I would recommend the Computational Homology Project (CHomP) which is run by Konstantin Mischaikow's group at Rutgers. I believe he co-wrote the book on efficient homology computation. Here is a link to the CHomP website and some documentation, I think you will want to use the program called "homsimpl" in case of a simplicial decomposition and "homcubes" in the (highly!?) unlikely case that your fundamental domain can be represented as a union of axis-parallel cubes with integer vertices.

It's been a while since I have personally used this code, but I think it is dimension-independent. I know for a fact that it is written in C++, so you will need a compiler such as gcc to build it from source. That being said, binaries are available here for most non-obscure operating systems.

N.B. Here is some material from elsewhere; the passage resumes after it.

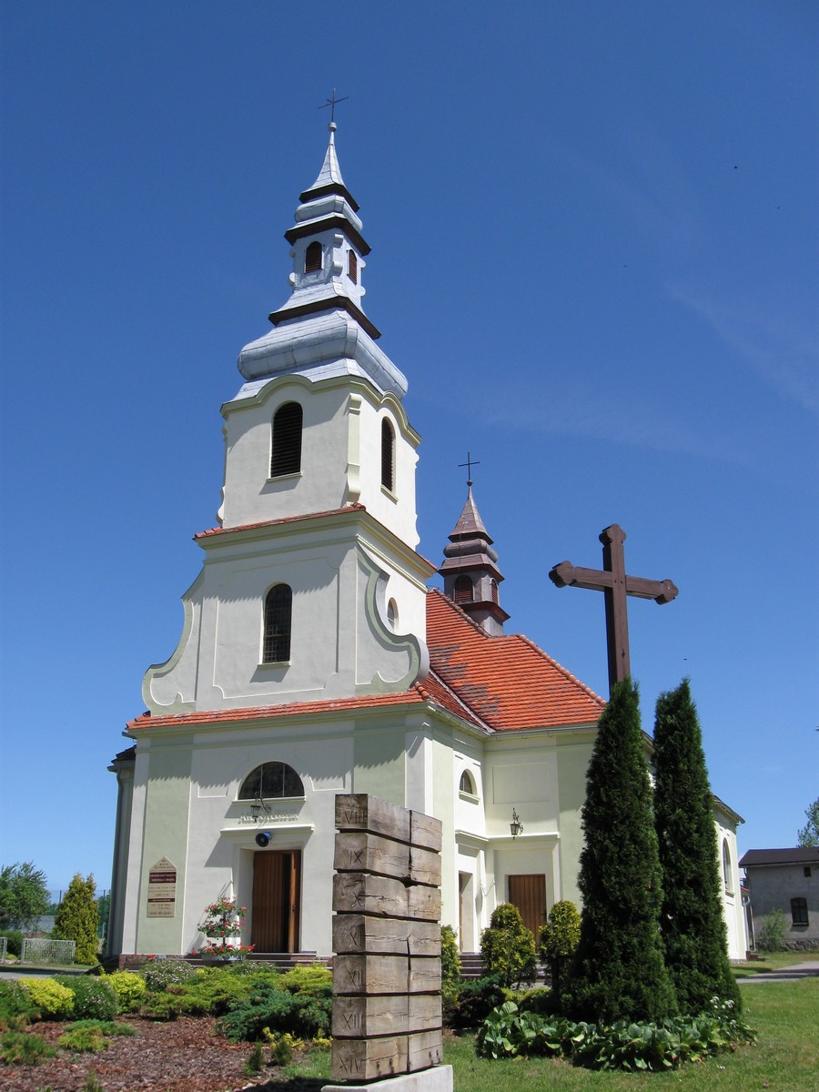 Kościół w Dziemianach
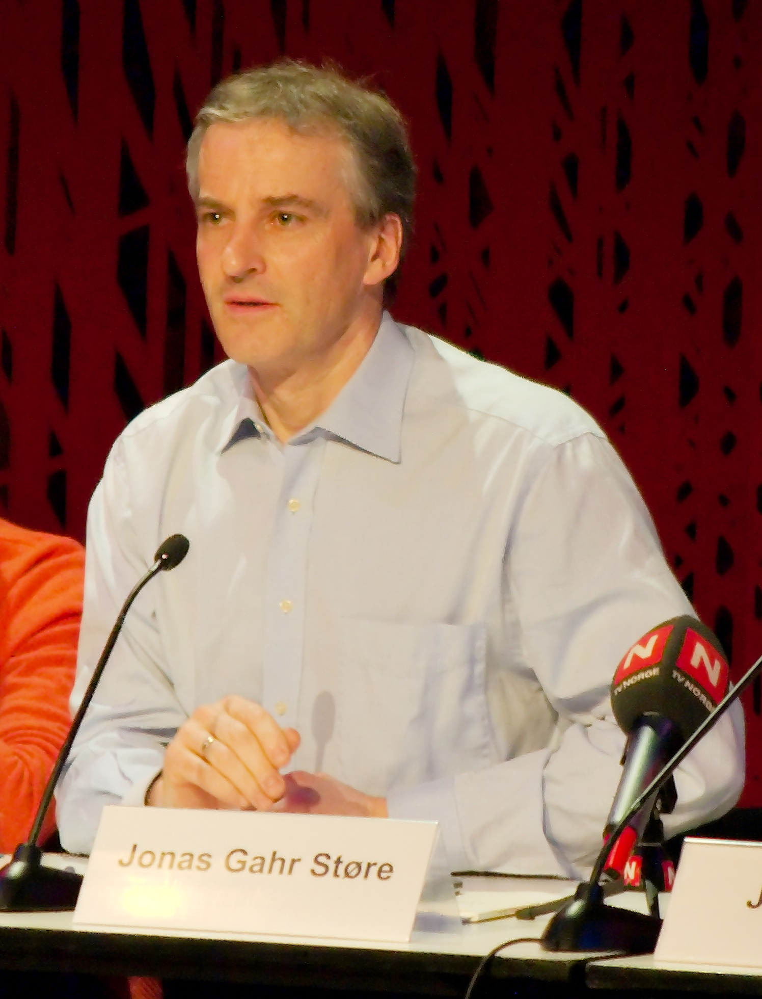 Dialogmøte om hat på Litteraturhuset i Oslo. Jonas Gahr Støre .

As far as the cup product computation is concerned, I suspect that you will run into some difficulties. For cubical complexes, there are results (pdf) of Kaczynski (also a co-author of the Computational Homology book) which give pseudo-code (see page 6) but I must confess that I have been unable to find a software implementation. For simplices the situation is considerably harder because in general the product of two simplices is not a simplex, and so there are technical difficulties in constructing the Kunneth map. It is difficult to see how software will bypass this issue for arbitrary complexes, but I would love to test-drive an implementation if one exists.

All the best with your computations!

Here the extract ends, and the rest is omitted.